4.2. FRE 702: Judge’s Authority to Deem Common Knowledge Inadmissible

FRE 702 contemplates testimony by expert witnesses. Generally, a witness qualifies as an expert based on his or her knowledge, skill, experience, training, or education and may testify to specific knowledge to help the jury or judge understand evidence.57 The scope of an expert’s testimony is confined to specialized information that would not otherwise be within the jury’s common knowledge. If an expert testifies to a matter that is regarded as common knowledge, the judge has discretion to deem the testimony inadmissible. One rationale for this rule is that the jury is prone to regarding expert testimony as more credible than testimony from other sources.58
In the abortion jurisprudence context, FRE 702 can provide perspective on how Right to Know laws mandating physicians to read a prepared script are potentially misleading. In 2008, the Eighth Circuit, sitting en banc, upheld a provision of South Dakota law requiring physicians to state that an abortion “will terminate the life of a whole, separate, unique, living human being.”59 Though Casey authorized state-compelled physician speech for abortion informed consent, the South Dakota provision is criticized for “do[ing] little to promote independent decision making” (Sanger 2008, p. 398).60 FRE 702’s common knowledge exception can operate to expose the unnecessary nature and potentially misleading effect of scripted physician disclosures similar to the South Dakota provision. A court can use FRE 702 to analyze the usefulness of any portion of a Right to Know law to a woman’s independent decision-making process. Where the information provided is merely common knowledge known by the general public and does little to aid autonomous decision making, the information should not be included with mandatory informed consent disclosures. Requiring a physician to explicitly state an abortion will end fetal life merely reinforces the onerous nature of the decision and runs the risk of misleading women by use of fear appeals.

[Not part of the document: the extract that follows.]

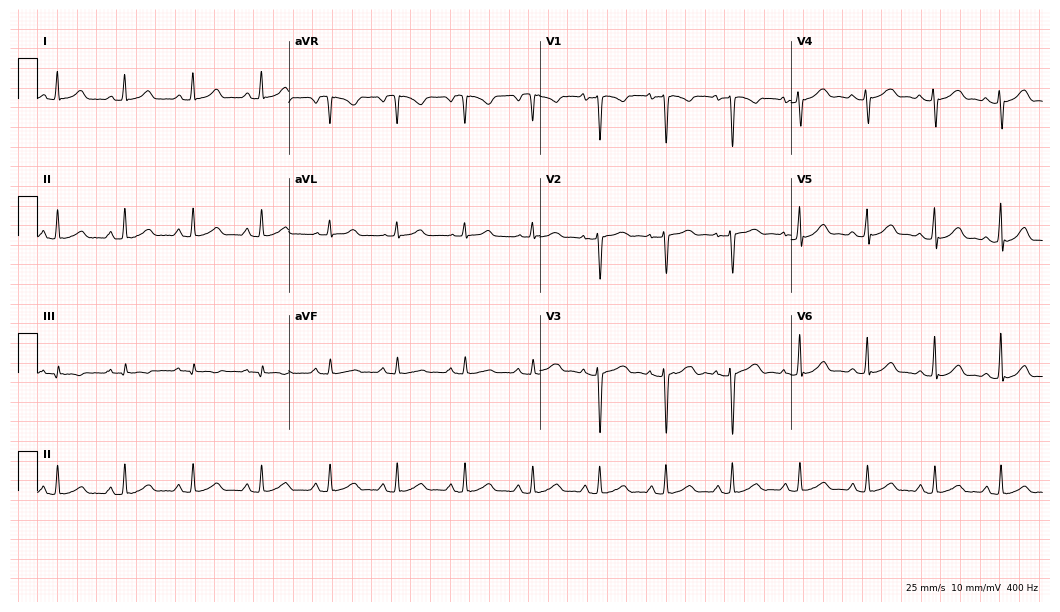
12-lead ECG from an 18-year-old female. Screened for six findings — first-degree AV block, right bundle branch block, left bundle branch block, sinus bradycardia, atrial fibrillation, sinus tachycardia — none is recorded. Findings outside these six are not listed.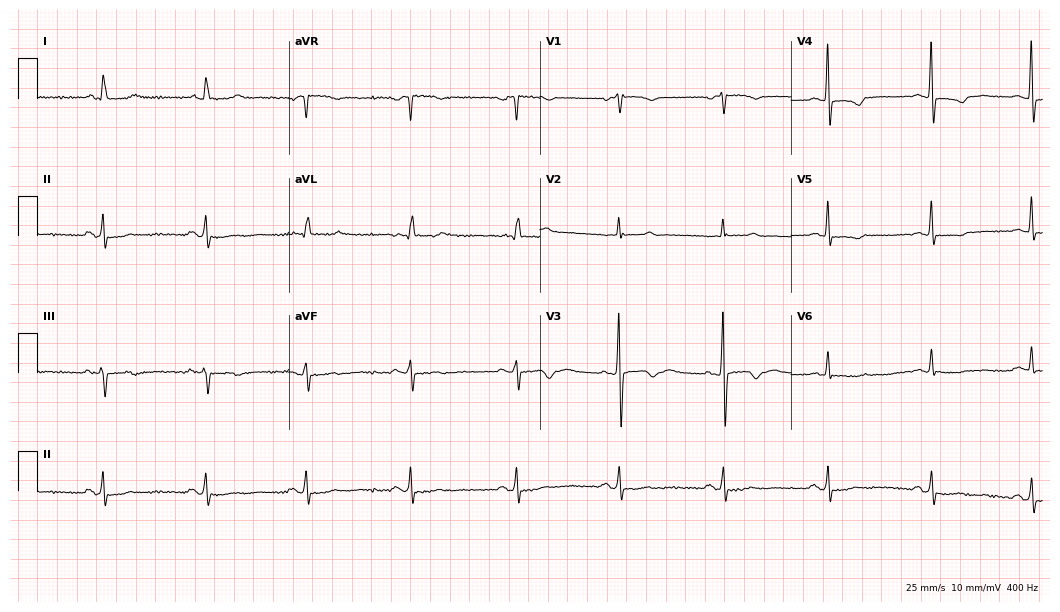
Resting 12-lead electrocardiogram. Patient: a 69-year-old woman. Read as a normal ECG.

Any woman, adolescent or adult, who elects to terminate her pregnancy, is aware that she is choosing to end the life of the fetus growing inside of her and it is unreasonable to assume she does not understand this implication. “It hardly seems plausible that a woman could be confused about whether she is carrying the biological fetus of a zebra, a raccoon, or a bat” (Post 2007, p. 954). As physicians are considered experts in their field of practice, patients are likely to assume all information conveyed by the doctor is relevant and important to their decision (Lang 2014, p. 1388).61 Omitting common knowledge from mandatory disclosure laws decreases the risk women will attribute undue weight to unnecessary information provided by the physician.

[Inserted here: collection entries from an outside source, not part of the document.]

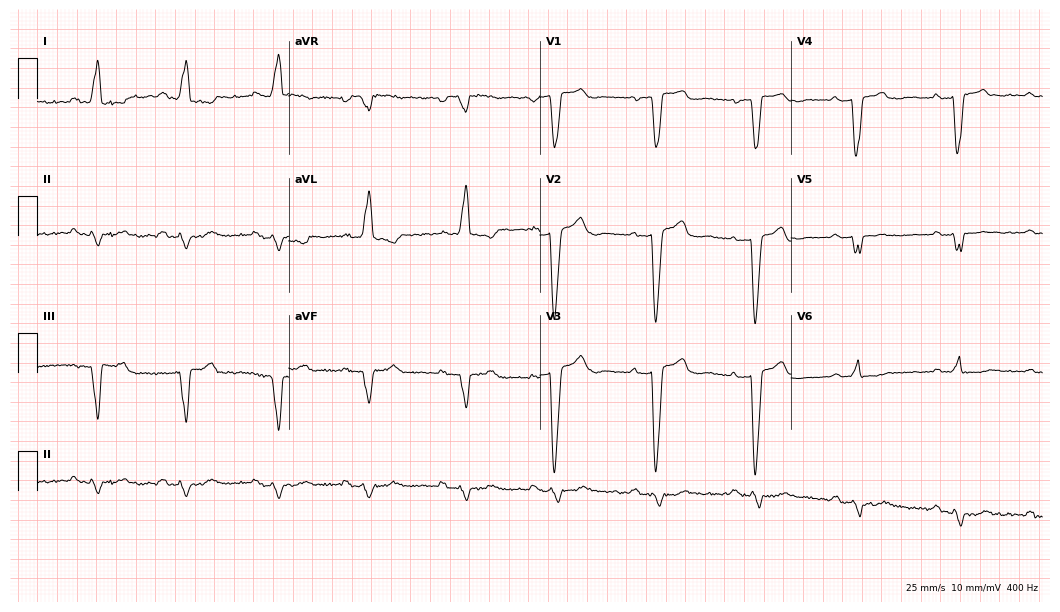
12-lead ECG from a woman, 77 years old. Shows left bundle branch block.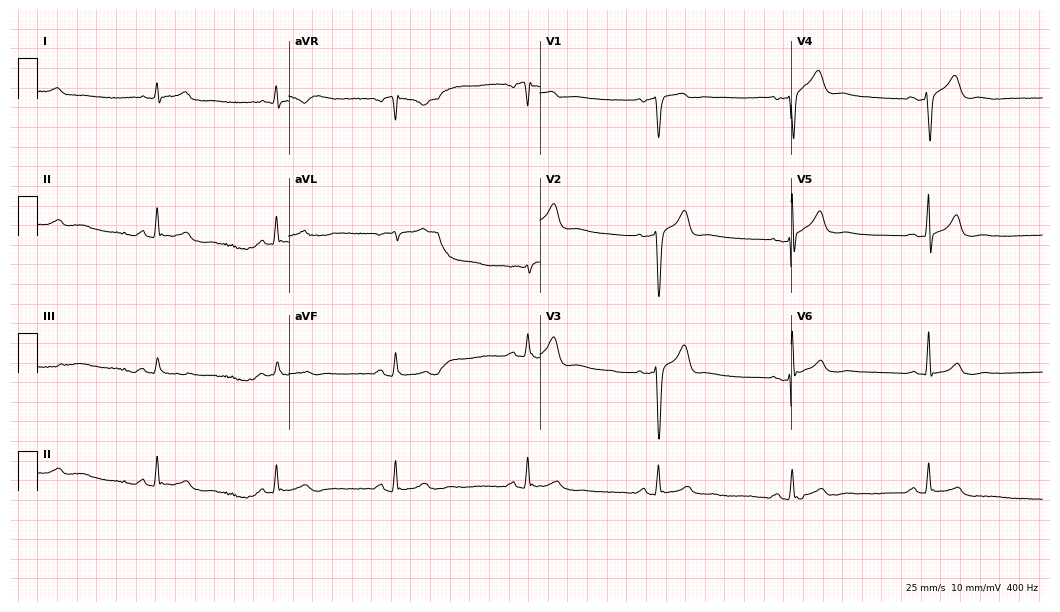
Electrocardiogram, a man, 60 years old. Interpretation includes sinus bradycardia (a sinus rate of 50 beats per minute or less).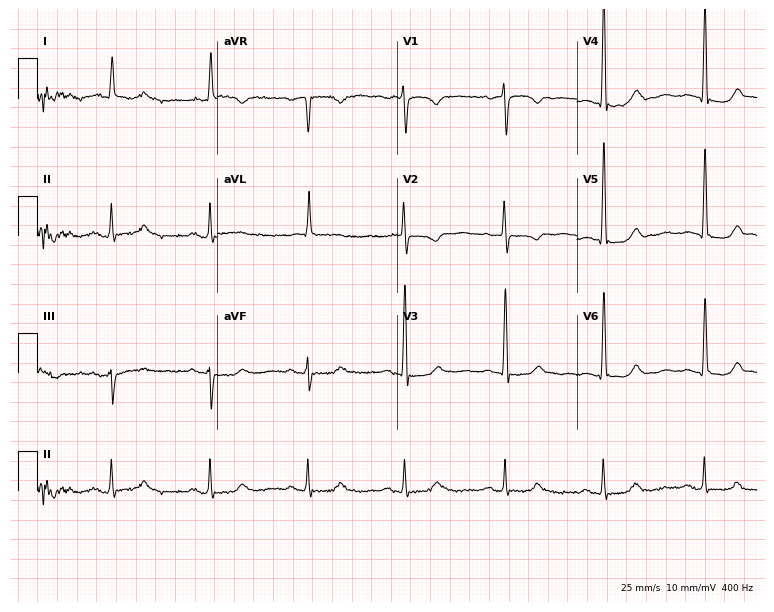
12-lead ECG (7.3-second recording at 400 Hz) from a woman, 78 years old. Labelled as a normal ECG.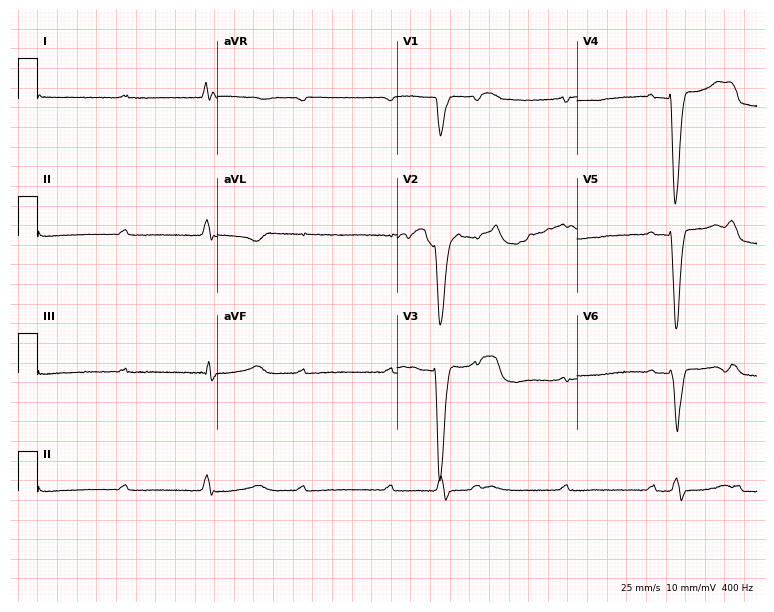
Resting 12-lead electrocardiogram. Patient: a man, 71 years old. None of these six findings is recorded: first-degree AV block, right bundle branch block, left bundle branch block, sinus bradycardia, atrial fibrillation, sinus tachycardia. Only these six findings were labelled.

Mandatory scripted disclosures are also degrading to women because they imply women are unable to make truly autonomous decisions and that they are ignorantly opting to terminate a pregnancy without understanding pro-life arguments (Manian 2009, p. 251). The concept of “common knowledge objections” can reduce the demeaning effect by limiting disclosures to only information outside the scope of common knowledge that may aid women in making a sound, truly informed decision. Limiting the scope of information disclosed can restore a woman’s sense of dignity and autonomous liberty to define her life’s purpose as she wishes. By applying FRE 702 to abortion jurisprudence, Right to Know laws can be harmonized with Casey’s rationale for implementing the T/NM standard: “the means chosen by the State to further the interest in potential life must be calculated to inform the woman’s free choice, not hinder it.”62

4.3. FRE 403: Balancing Test

To weigh the prejudicial effect of any piece of evidence against its usefulness, two types of balancing tests are found in the FRE. The ‘standard’ FRE 403 balancing test allows the judge to exclude any evidence, though relevant, if its probative value is substantially outweighed by its prejudicial effect.63 The standard balancing test assumes a piece of evidence is admissible unless the party against whom it is offered can show that it is substantially prejudicial. The second balancing test is the ‘inverse’ 403 test, which deems extremely harmful information inadmissible unless the party proffering it can demonstrate the probative value substantially outweighs any prejudicial effect.64 Stated another way, the inverse or reverse 403 test assumes inadmissibility unless the proponent can establish that any beneficial use of the evidence is substantially greater than all potential adverse effects it has on the person against whom it is offered. If a form of evidence is deemed prejudicial, but has probative value, the judge has authority to request the information be presented in an alternate, less prejudicial manner. For example, where a party seeks to introduce murder scene photographs that are in color, extremely gory, or have other sensationalizing effects, the judge can request the photos be presented in black and white or limit the amount presented to minimize the potential prejudicial impact on the jury (Sawicki 2014, pp. 483–85).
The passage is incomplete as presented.